The Washington Post reported late Thursday that Sanders' campaign manager had acknowledged that a low-level staffer had viewed the information and was fired as a result. The Post reported that the DNC has told the Sanders campaign that it will not have access to the party's master list of likely Democratic voters until it provides an explanation and destroys any copies of Clinton campaign data that it posesses.
The DNC rents out the master list to national and state campaigns, which add their own information compiled by volunteers and field workers.
Being shut out of seeing the list for any length of time would be a major blow to Sanders, who is attempting to cut into Clinton's sizable lead in the race for the Democratic presidential nomination.

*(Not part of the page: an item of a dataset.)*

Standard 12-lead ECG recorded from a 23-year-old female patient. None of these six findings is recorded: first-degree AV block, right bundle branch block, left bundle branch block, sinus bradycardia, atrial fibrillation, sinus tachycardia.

A Fox News poll released Sunday shows Clinton with a 14-point lead over Sanders among likely Democratic caucusgoers in Iowa, while a poll of New Hampshire primary voters released Thursday shows the two in a statistical tie.

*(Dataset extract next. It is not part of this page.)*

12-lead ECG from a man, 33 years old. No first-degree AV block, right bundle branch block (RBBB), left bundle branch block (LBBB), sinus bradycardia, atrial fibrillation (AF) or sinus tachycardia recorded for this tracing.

The software vendor that handles the DNC master list told the Post that the breach occurred Wednesday while a patch was being applied to the software. The process briefly disabled the firewall surrounding the Clinton campaign's data.
Sanders spokesman Michael Briggs placed the blame for the incident in large part on the vendor, NGP VAN.
“Sadly, the vendor who runs the DNC's voter file program continues to make serious errors. On more than one occasion, the vendor has dropped the firewall between the data of different Democratic campaigns,” he said in a statement to Fox News. While saying it was “unacceptable” for a campaign staffer to access “some modeling data from another campaign,” he also said they want to work with the DNC and vendor to fix the “software flaws” that could make Sanders’ records vulnerable as well.
Another campaign official told the Post that the Clinton data was never downloaded or printed.
NGP VAN describes itself on its website as "the leading technology provider to Democratic and progressive campaigns." Stu Trevelyan, the company's CEO, told the Post the breach was an "isolated incident that was fairly short in duration ... By lunchtime, it was resolved."
The Post reported the DNC was likely to initiate an outside audit to determine what exactly happened and whether any additional information was improperly accessed. Criminal charges were unlikely to be filed.